Key Use Cases & Advantages

Yeah, so again, it was an amazing project and its ongoing, activity with, white fiber. I would like also to touch in, in a few seconds about some of the key use cases where the technology shines and give unique advantages compared to any other ethernet, multi-tenancy, unified fabric scale across and chassis alternative.
We touch it a little bit, but in multi-tenancy, the requirement is to have stronger isolation between tenants. And to have good load balancing between tenants and do all of that without overhead. You can do that in other technology with some encapsulation with virtual lands, so different tunneling technology, but that will give you an overhead.
It’s a lot of penalty to pay in the throughput. So in in FSC you don’t have that. That’s very important in multi-tenancy. And this is the reason when customers are, are testing our technology. They’re very happy when they have multiple tenants in the network. Unified fabric, we talked about it again, to unify the compute and the storage.
traditionally when customer are talking about unif, unifying the network in internet, they told me, oh, it’s complex because we need to manage it. We need to separate the different traffic. So that’s in traditional internet, you need to do a lot of, configuration and a lot of efforts in FSC with the multiple VQs.
It comes out of the box. So it’s on the other way around. It actually makes their life much simpler. Scale across, we talked about it, and again, other solution are talking about having some kind of scale across. But, the fact that we are using, the Jericho I see with the HBM, this is the best way to make sure you are keeping the lossless functionality.
You have, HBM, you have buffering option. if the, if the connection between the site is jittery. You are able, you are able to overcome it. If you have a software solution, you actually cannot overcome those bursts of, traffic. So the best way to do it is with hardware, with HBM, and again, in our solution, we have it in, in standard ethernet or in finna bend.
they don’t have this HBM, so. And also there is the chassis alternative. If somebody would like to do a massive scale, they want high erratic switches. So, DriveNets is known for a disaggregation, meaning you can take the boxes and actually cluster them into a chassis like solution. And this solution, you can see the DriveNets fabric schedule is not considered as an ethernet hope.
It’s not, it’s actually a cell base, network. So if you have, you can still have a, a leaf and spine technology still with two hops and have massive scale of GPUs. So you can use a standard tomahawk boxes actually coming from H Core as well. And on top of them, the DriveNets, DriveNets solution, that will look like a, a chassis.
So you can use multiple clusters of those. So this is the chassis alternative. So if we look at the advantages, again, we talked about the performance, the multi-tenancy. what’s new here is the openness.

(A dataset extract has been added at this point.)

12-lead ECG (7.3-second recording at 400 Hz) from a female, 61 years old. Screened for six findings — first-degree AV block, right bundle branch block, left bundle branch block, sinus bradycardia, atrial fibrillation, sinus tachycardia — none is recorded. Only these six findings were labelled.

And I want to lever to emphasize that you are, when you’re using DriveNets, you avoid vendor lock. You can use any GPU, you can have mix of GPUs, you can use different mix, different optics.
You can buy them the yourself. You can ask DriveNets, services to buy it from you. So we have our own relationship and our own inventory, but in the end of the day, you are not locked and, you can use whatever is available, whatever is certified in your organization. So this is, very important that this solution is on top of all the benefits.

Summary

It’s open. So to summarize it, what, Dragnet FSC is a mixture. It’s best of both InfiniBand and ethernet. From InfiniBand, we take the strong point of performance. We don’t take, the other, limitation, from ethernet. We take the scalability, we take the cost attractiveness of it and the openness of it.

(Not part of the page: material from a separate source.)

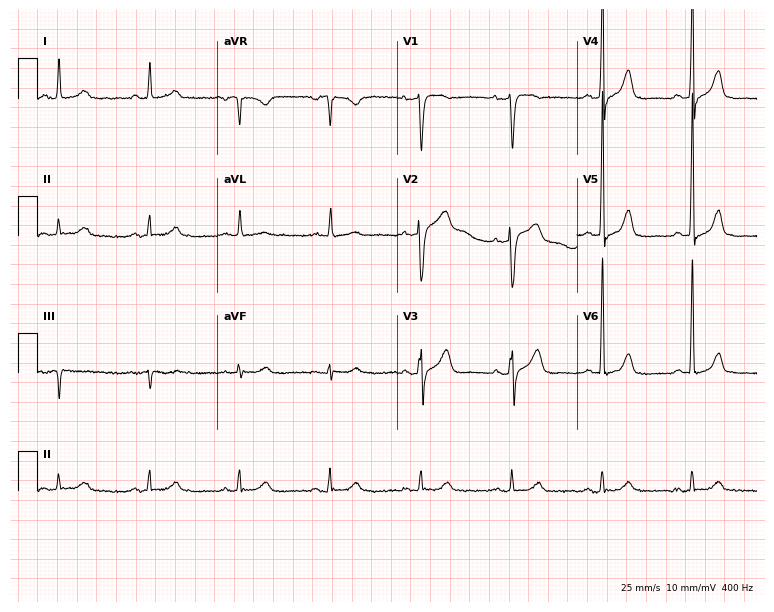
ECG — a female patient, 69 years old. Screened for six findings — first-degree AV block, right bundle branch block, left bundle branch block, sinus bradycardia, atrial fibrillation, sinus tachycardia — none is recorded. Findings outside these six are not listed.

And in the end of the day, DriveNets. FSE provides you, the best solution based on ethernet. So this is the quote, the highest performance internet fabric for AI workloads based on fabric schedule, internet with minimal time to first token and again, DriveNets. We are not only a networking solution, from AI, we are providing, the, the full, the full solution full stack solution, that includes the networking and also advanced tool for cluster management.